-Decile al negrito que se suba -dijo la mujer emperifollada y poblada de anillos y aretes.
-No es necesario -dijo Guillermo, tomando su guitarra.
-Ahhh… ¿Anda algo para abrir el concierto? -preguntó la mujer.
-¡No! Se cancela por negrito! -le dijo Guillermo.
(Anécdota contada por el artista José Yeco, amigo de Guillermo Anderson).
¿Qué posibilidades había que un hombre blanco y con apellido inglés se ganara el corazón de la usualmente desconfiada -desconfianza que nace luego de siglos de atropellos, marginamientos, discriminación, abusos-, comunidad garífuna de Honduras?
Muy pocas. O ninguna.
Pero Guillermo Anderson supo ganarse el corazón de esta cultura que solo acepta la amistad de aquellos que son genuinos, sinceros y que no quiere joderla ni aprovecharse de ella.
¿Cómo lo logró? ¡Con amor!

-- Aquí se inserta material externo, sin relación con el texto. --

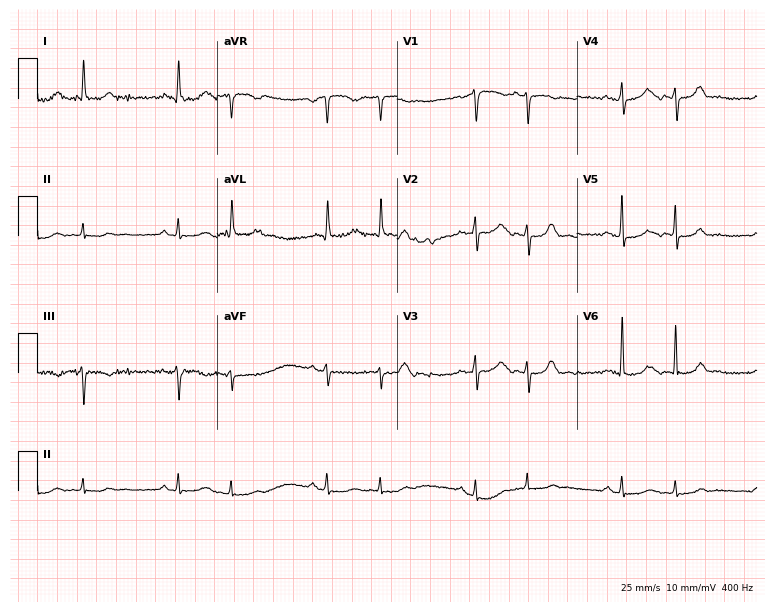
12-lead ECG from a female patient, 80 years old. Screened for six findings — first-degree AV block, right bundle branch block, left bundle branch block, sinus bradycardia, atrial fibrillation, sinus tachycardia — none is recorded.
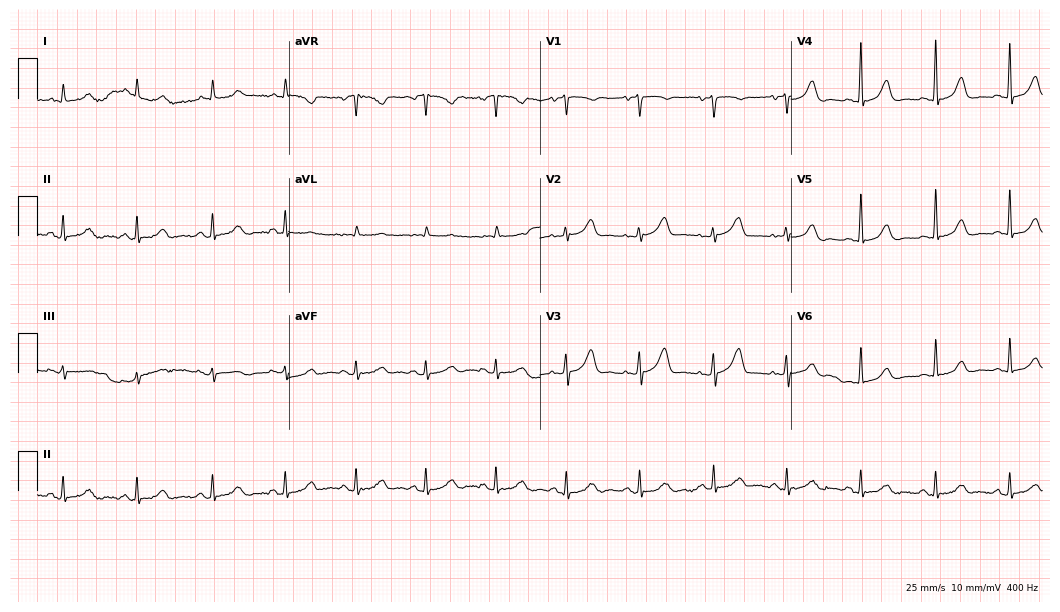
12-lead ECG (10.2-second recording at 400 Hz) from a 79-year-old woman. Labelled as a normal ECG.
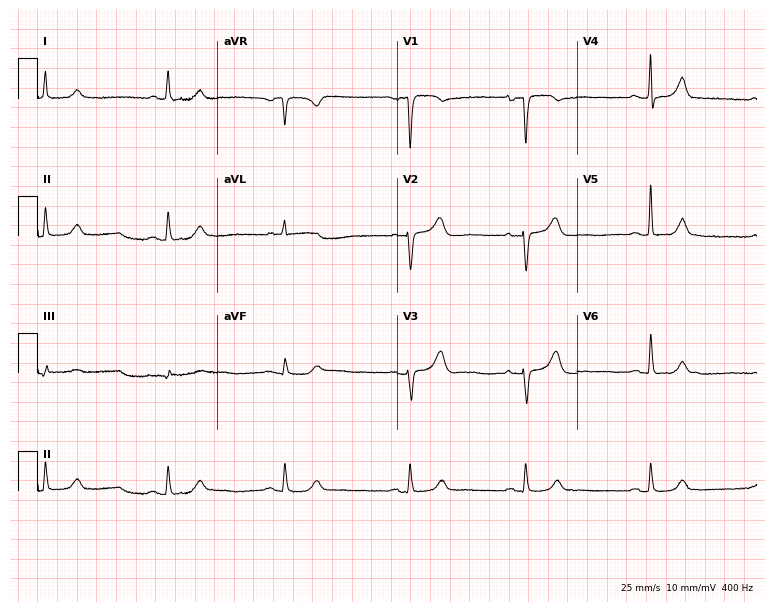
12-lead ECG from an 80-year-old female (7.3-second recording at 400 Hz). Recorded interpretation: within normal limits.
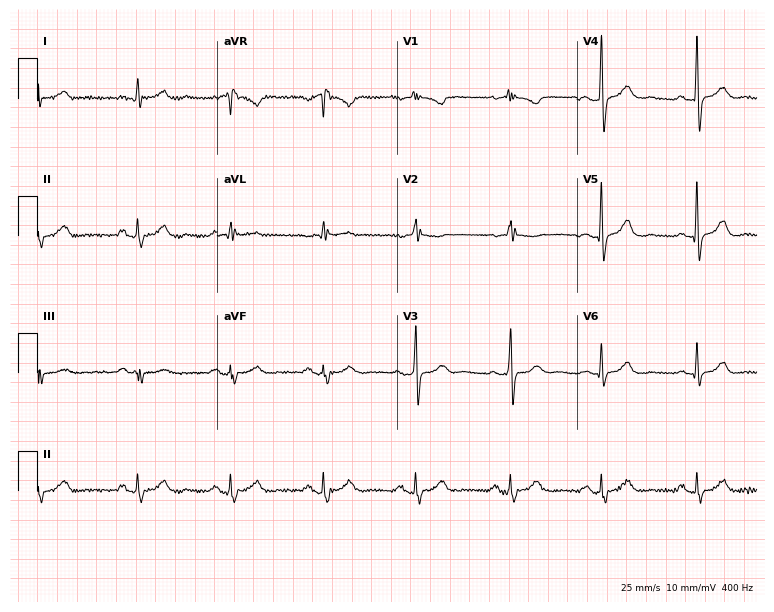
Resting 12-lead electrocardiogram (7.3-second recording at 400 Hz). Patient: a male, 50 years old. None of these six findings is recorded: first-degree AV block, right bundle branch block, left bundle branch block, sinus bradycardia, atrial fibrillation, sinus tachycardia.
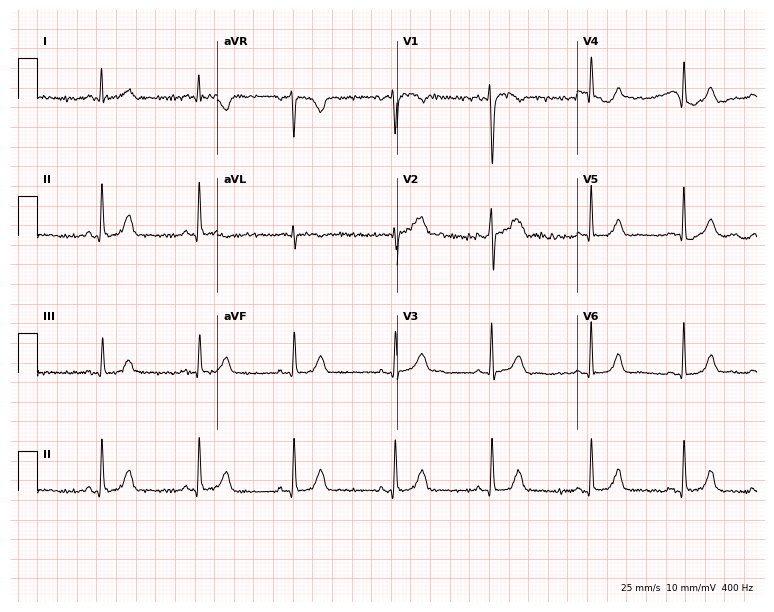
Resting 12-lead electrocardiogram. Patient: a male, 34 years old. Read as a normal ECG.
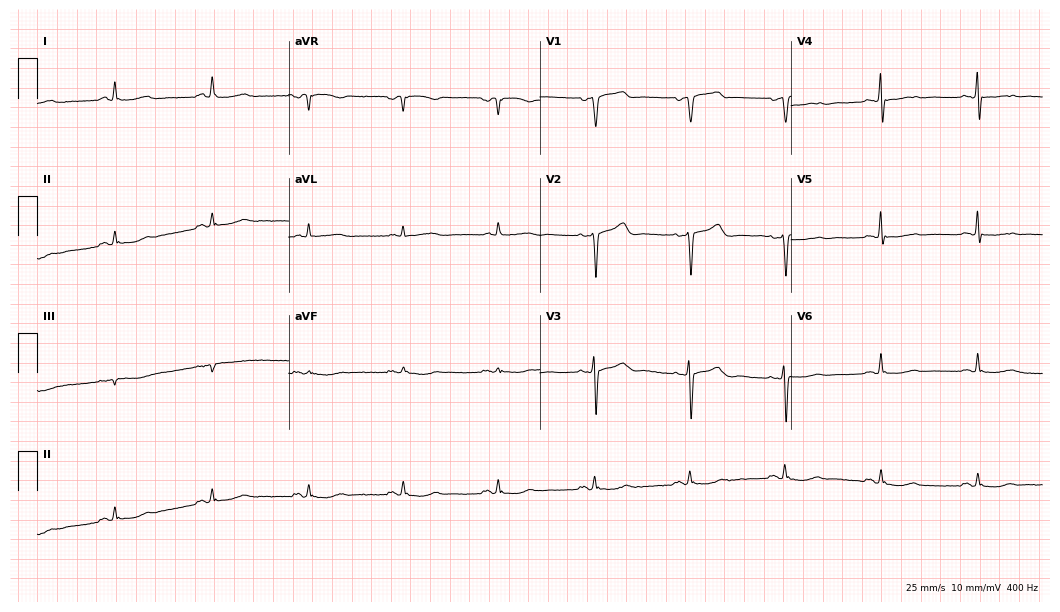
Electrocardiogram (10.2-second recording at 400 Hz), a 61-year-old female patient. Overall reading on record: normal ECG.
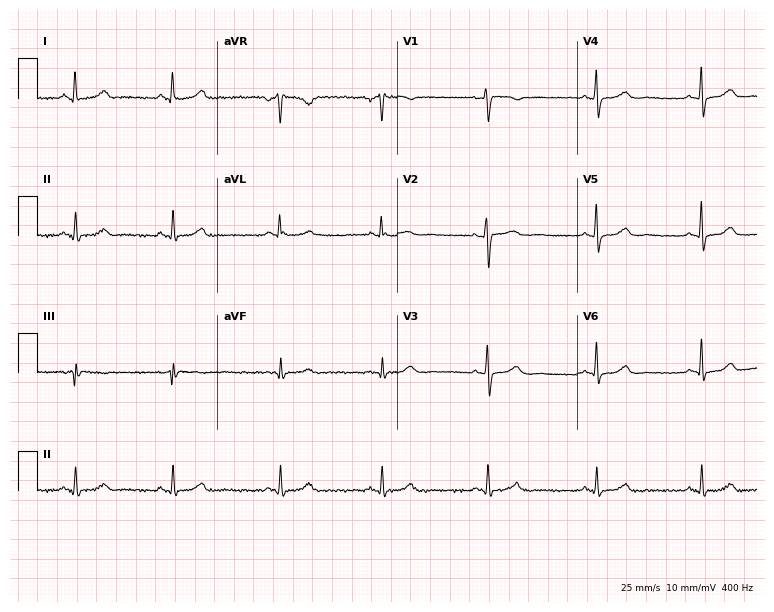
Standard 12-lead ECG recorded from a female, 42 years old (7.3-second recording at 400 Hz). None of these six findings is recorded: first-degree AV block, right bundle branch block (RBBB), left bundle branch block (LBBB), sinus bradycardia, atrial fibrillation (AF), sinus tachycardia.
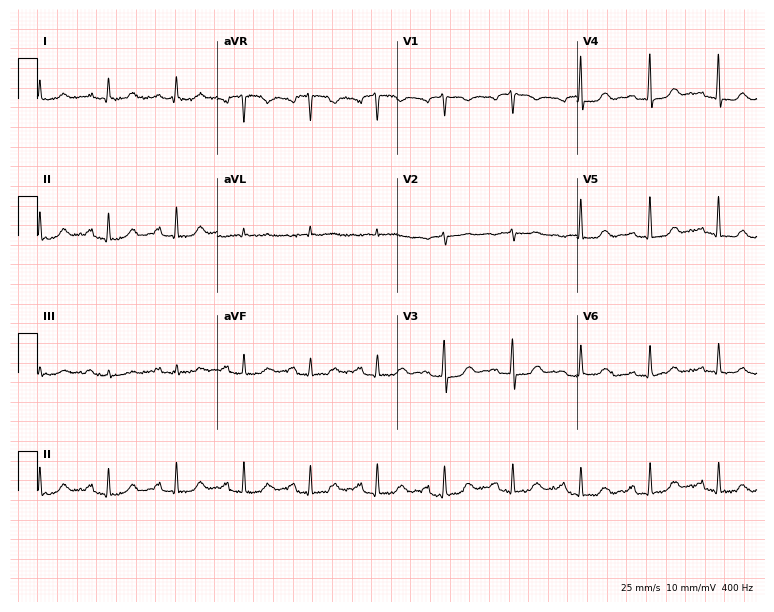
Standard 12-lead ECG recorded from a woman, 77 years old (7.3-second recording at 400 Hz). Read as a normal ECG.
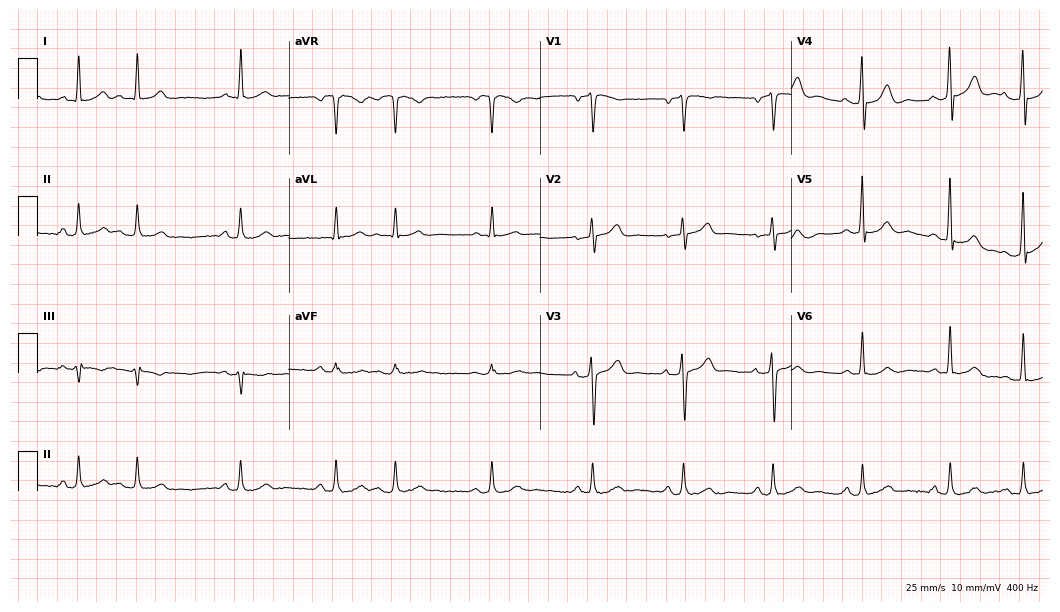
Standard 12-lead ECG recorded from a man, 74 years old (10.2-second recording at 400 Hz). None of these six findings is recorded: first-degree AV block, right bundle branch block, left bundle branch block, sinus bradycardia, atrial fibrillation, sinus tachycardia.
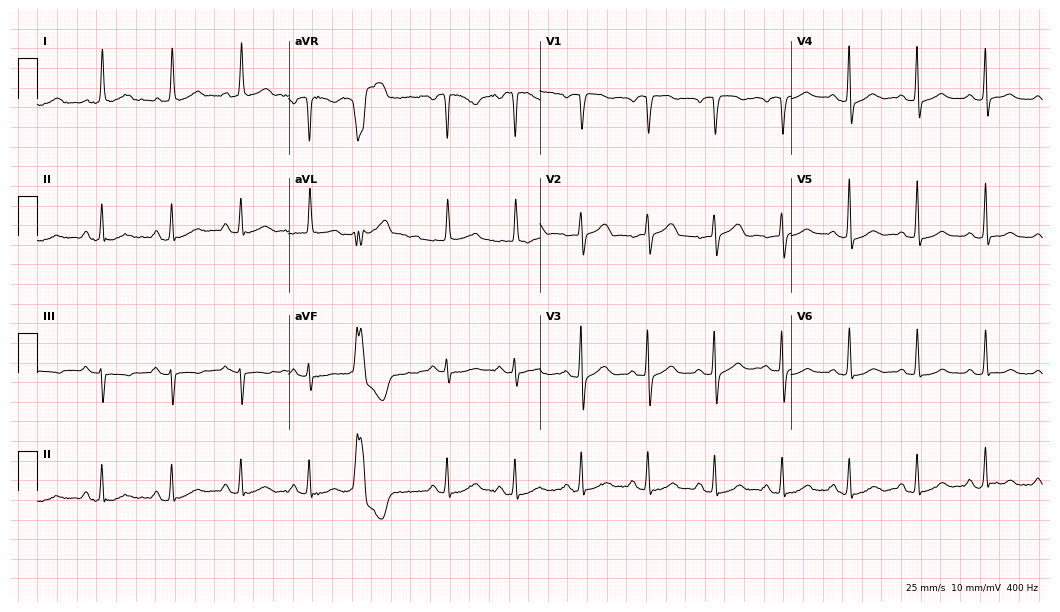
Electrocardiogram (10.2-second recording at 400 Hz), a 61-year-old female patient. Of the six screened findings (first-degree AV block, right bundle branch block, left bundle branch block, sinus bradycardia, atrial fibrillation, sinus tachycardia), none is recorded. Findings outside these six are not listed.

Siendo genuino.
Recuerdo las críticas que le hacían a Guillermo en sus inicios de cantautor por su decisión de incorporar los ritmos negros -deliciosos, profundos, enigmáticos, parranderos, ancestrales-, en su repertorio.
Sin embargo, eso no detuvo a Guillermo, quien era empujado por la fuerza de ese amor que siempre sintió por la cultura garífuna.
Sin saberlo, ese amor lo llevaría a convertirse en el mejor embajador que los garífunas han tenido por el mundo en las últimas décadas, pues dio a conocer en sus canciones su rica cultura, sus ritmos, comida, lenguaje, sus creencias, sus tradiciones.
“Guillermo es un garífuna más”, dice el periodista Kenny Castillo.
Kenny, editor del blog garífuna más importante de Honduras (kennycastillo.blogspot.com), agrega que “Guillermo fue original y auténtico con sus sentimientos sobre nuestra música”.
Su trato era el de un garifuna más, no el de un extraño, estudió y aprendió de nuestra cultura, cantó varias canciones en un garífuna perfecto -dice Kenny-, su música tiene una base garifuna.
Y no me extrañaría que alguna canción garífuna nos cuente algún día la historia de un santo blanco que camina por las playas de Corozal y luego se sienta a la orilla del mar y se pone a cantar.